And he talks

I sit,
Bottle by my side,
And I drift,
Through pasts,
And remember my anarchy,
Things done unto other,
I would not will onto myself,
Things I dare not utter ‘til the setting of the sun, Stars arrival bring steel to my constitution,
And here, alone and cold,
My just deserts?
Maybe,
Maybe not,
But his face does call from the bottom of every glass, And every bottle,
And he talks,
I listen,
He tells me as it is,
His one sided narrative on me,
My good, my bad, my hellish nature,
As Mr Hyde is bought on by one sip of amber lifeblood, I cringe at his accusations,
I act on his every command,
With no will of mine left to give in my defence, Can you hear him?

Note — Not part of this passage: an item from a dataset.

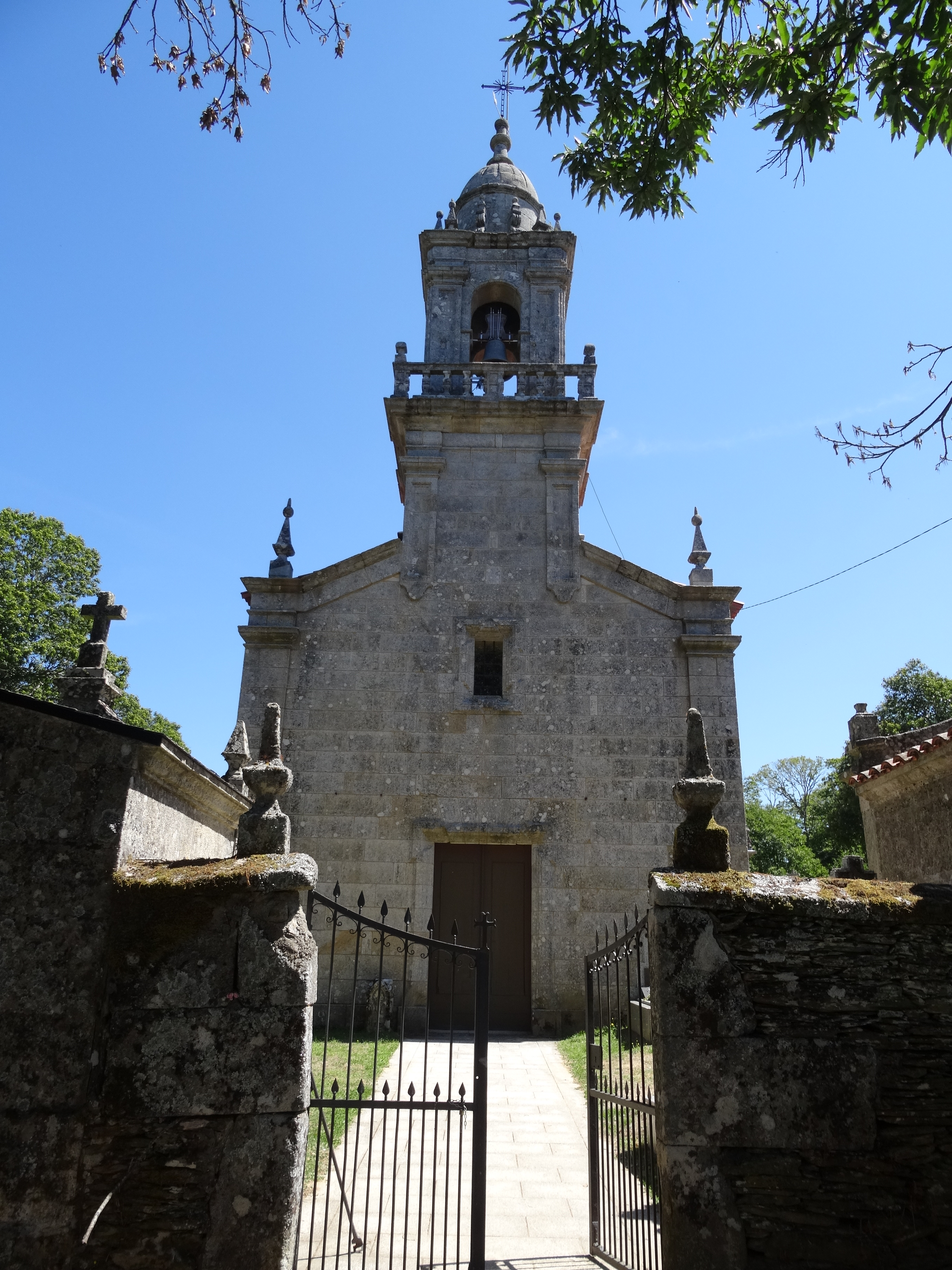 Igrexa de Sta. María de Riós, Ourense.

I scream above the lifeless chatter,
But no one hears,
But as the Beatles say, Half of what I say is meaningless,
I call for help, echoed around these empty walls, Sitting, rocking, fetal in the corner of a darkened room, Will I soon succumb forever?
To swim within him,
To be him,
Am I already, just the good breaking out?
But which of us is Dr Jeckle,
Is it me who leads him astray?
Are we just a combination never to be mixed?

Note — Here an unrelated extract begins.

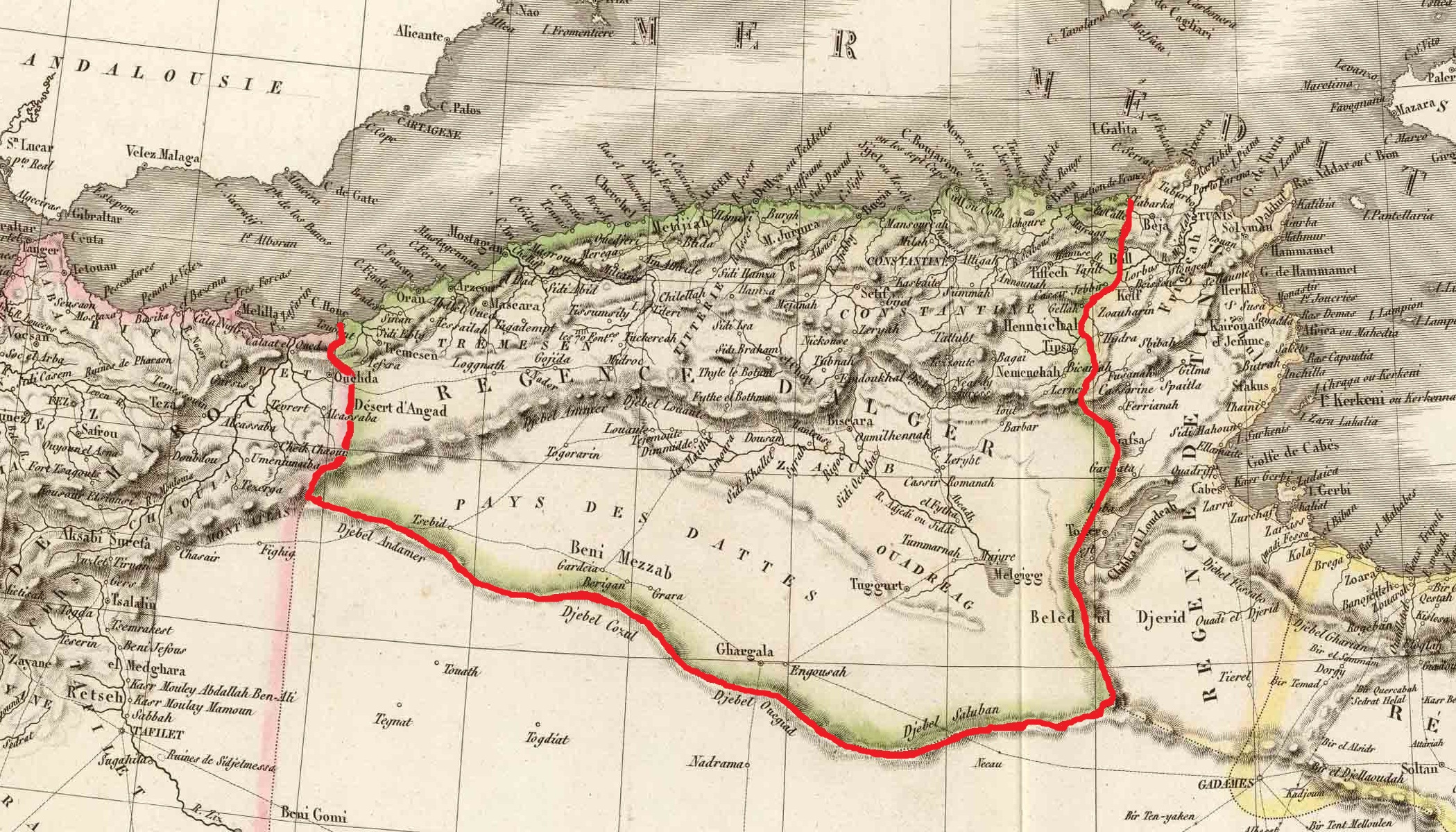 Carte de la Régence d'Alger avant l'invasion française

And whom is imagining who, Am I just a figment of his imagination, Innocents only dreamed of,
Have I only pain to offer,
Is our negative the positive?
And visa versa,
Is my world just the one of dreams and dust?
His the real deal, horrid and with out feeling and emotion, Am I Hyde dreaming to be Jeckle?
Mortality spent on the last dance with Mr Bourbon,
A wooden box sponsored by Mr Benson and Mr Hedges, Stained in nicotine yellow, With bloodshot veins,
Made from a special Jamaican herbal wood,
A corpse preserved by my lifestyle,
No E numbers needed,
Hammer ready,
Nails hit,
And I’m gone,
But no one sees,
Or knows,
No care, or tears,
As Bob Marley resounds to emptiness,
The crash of dirt on wood,
And the world breathes a sigh of relief,
That I’m gone.

In this I try to portray an essence of what life is like when lived looking through rose tinted beer goggles. You wonder how long you can keep smoking, bringing up 3 C’s of the fruit machine of life. Every day felt as though it were happening to someone else, as though viewing it on a wrinkle screen.

I may miss each and everyone of my favourite tipples, G&T, Red Wine, Beer, Whisky or tequila. I dont, however, miss the feeling of being not quite present in life, it was like viewing life through the glass of a box filled with water as you try desperately to escape.